Given records →
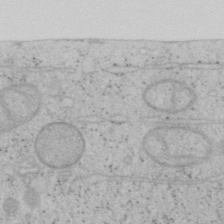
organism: Human
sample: HeLa cells
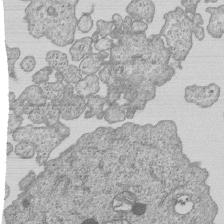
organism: Human
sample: MDA-MB-231 cells
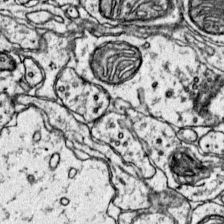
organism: Mouse
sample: Primary visual cortex
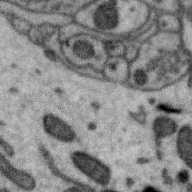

Work task → Excluding all pictures, reproduce the records exactly as they appear above.

Completed exercise →
organism: Human
sample: HeLa cells
organism: Human
sample: MDA-MB-231 cells
organism: Mouse
sample: Primary visual cortex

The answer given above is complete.